#### [AIM OF THE EXERCISE]
Repeat exactly what runs from the line containing "18.12.1989 Festakt anläßlich" through the last line of the material below. Do not copy the pictures.

#### [DATA BLOCK]
★ ★ ★ ★ ★ ★ ★
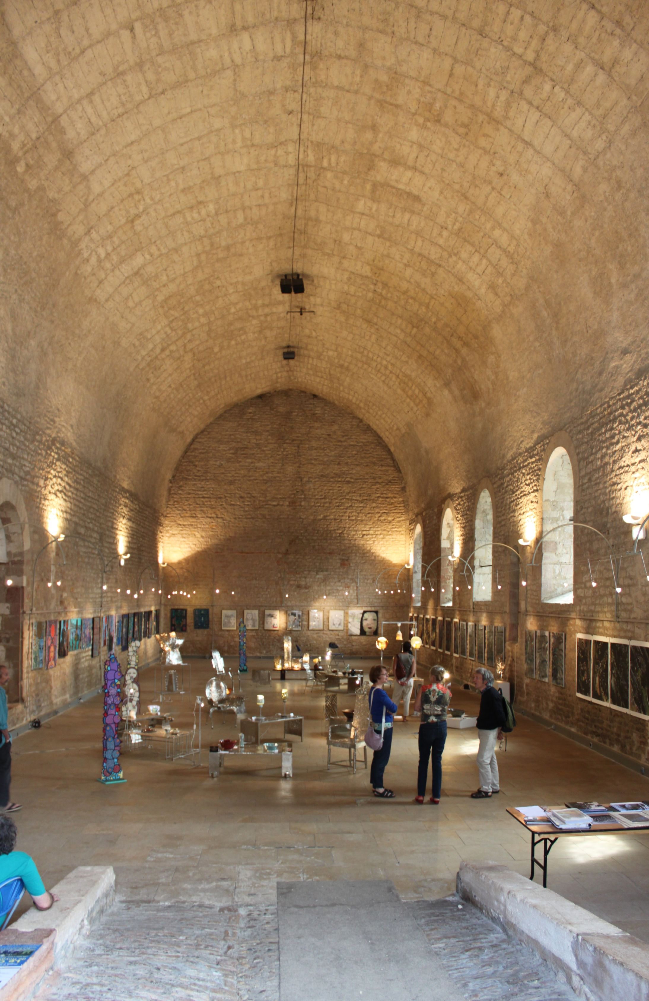 Saint-Philibert de Tournus Abbey, Tournus, Saone et Loire, Bourgogne, France
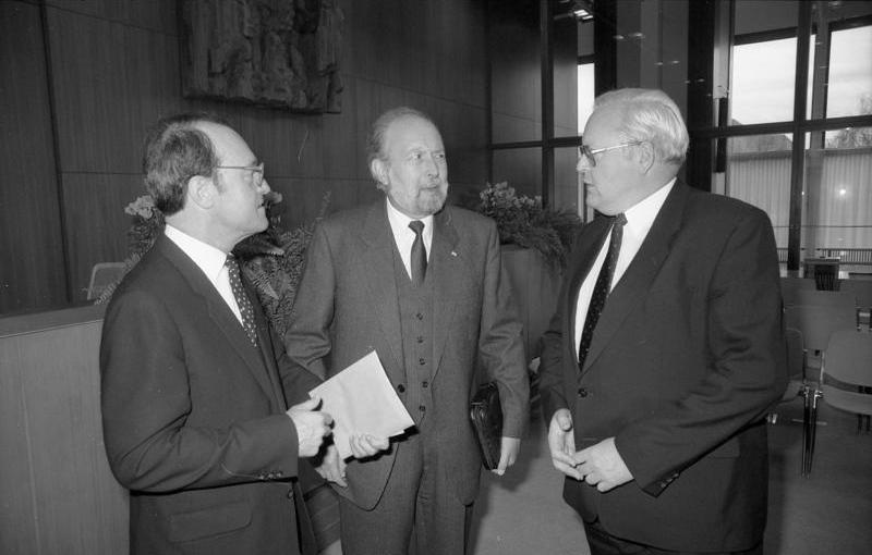 18.12.1989 Festakt anläßlich des Amtswechsel im Bundesverfassungsgericht Karlsruhe. - Amtseinführung von Helga Seibert (Amtszeit ab 10.11.89), und Dr. Jürgen Kühling (ab 12.7.89, beide I. Senat), sowie Klaus Winter (ab 10.11.89, II. Senat). - Verabschiedung der Richter am Bundesverfassungsgericht Prof. Dr. Hermann Heußner (Amtszeit bis 15.6.89) und Dr. Gisela Niemeyer (bis 2.11.89), beide I. Senat, sowie Ernst Träger (bis 2.11.89, II. Senat), denen Bundesverfassungsgericht-Präsident Dr. Roman Herzog das Große Verdienstkreuz mit Stern und Schulterband des Verdienstordens der Bundesrepublik Deutschland aushändigt.
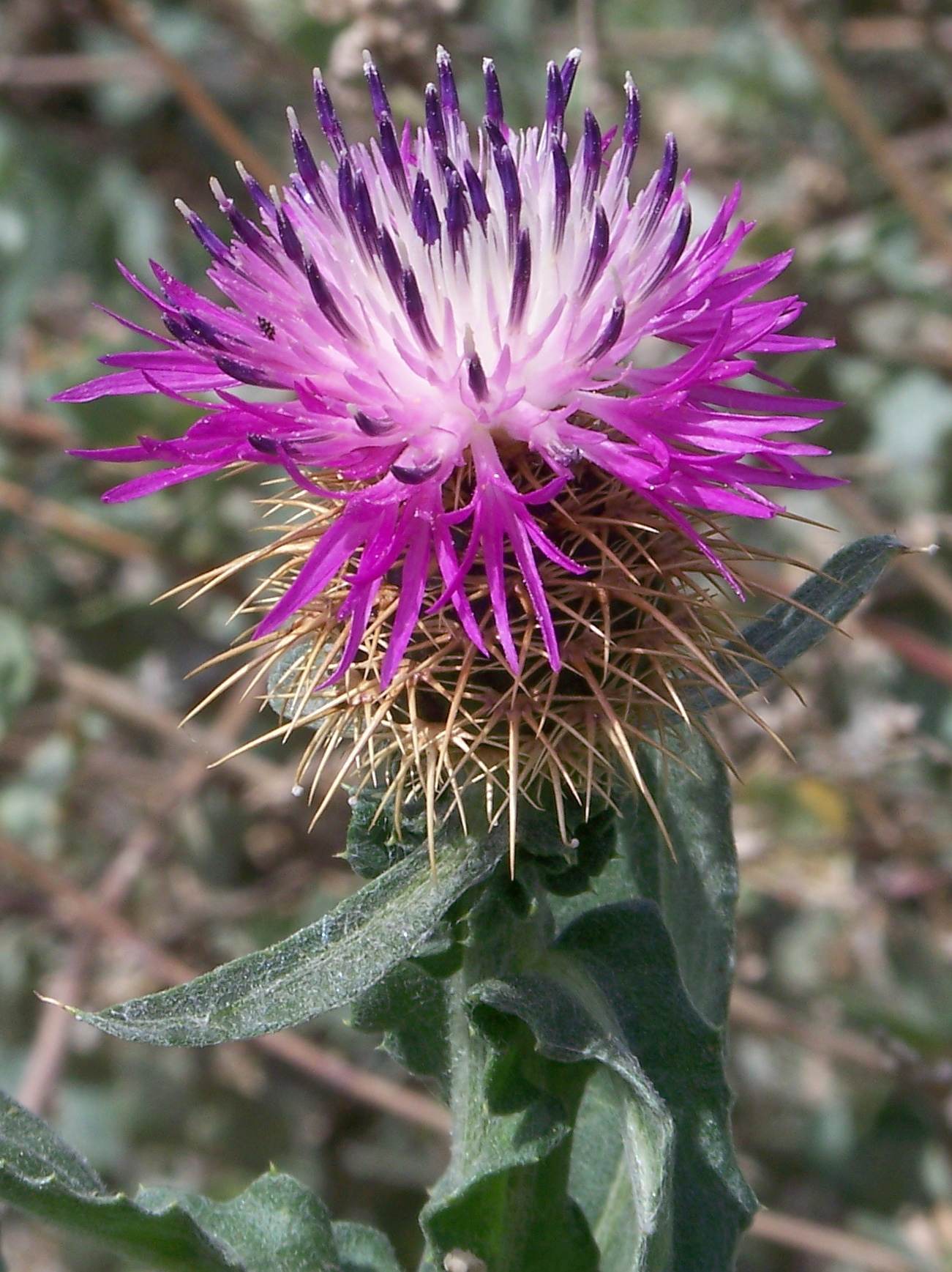 Centaurea seridis (Arzolla) : Capítulo en floración - Camino viejo de Alicante, Albatera (Alicante, España).
★ ★ ★ ★ ★ ★ ★
#### [WRITTEN RESPONSE]
 18.12.1989 Festakt anläßlich des Amtswechsel im Bundesverfassungsgericht Karlsruhe. - Amtseinführung von Helga Seibert (Amtszeit ab 10.11.89), und Dr. Jürgen Kühling (ab 12.7.89, beide I. Senat), sowie Klaus Winter (ab 10.11.89, II. Senat). - Verabschiedung der Richter am Bundesverfassungsgericht Prof. Dr. Hermann Heußner (Amtszeit bis 15.6.89) und Dr. Gisela Niemeyer (bis 2.11.89), beide I. Senat, sowie Ernst Träger (bis 2.11.89, II. Senat), denen Bundesverfassungsgericht-Präsident Dr. Roman Herzog das Große Verdienstkreuz mit Stern und Schulterband des Verdienstordens der Bundesrepublik Deutschland aushändigt.
 Centaurea seridis (Arzolla) : Capítulo en floración - Camino viejo de Alicante, Albatera (Alicante, España).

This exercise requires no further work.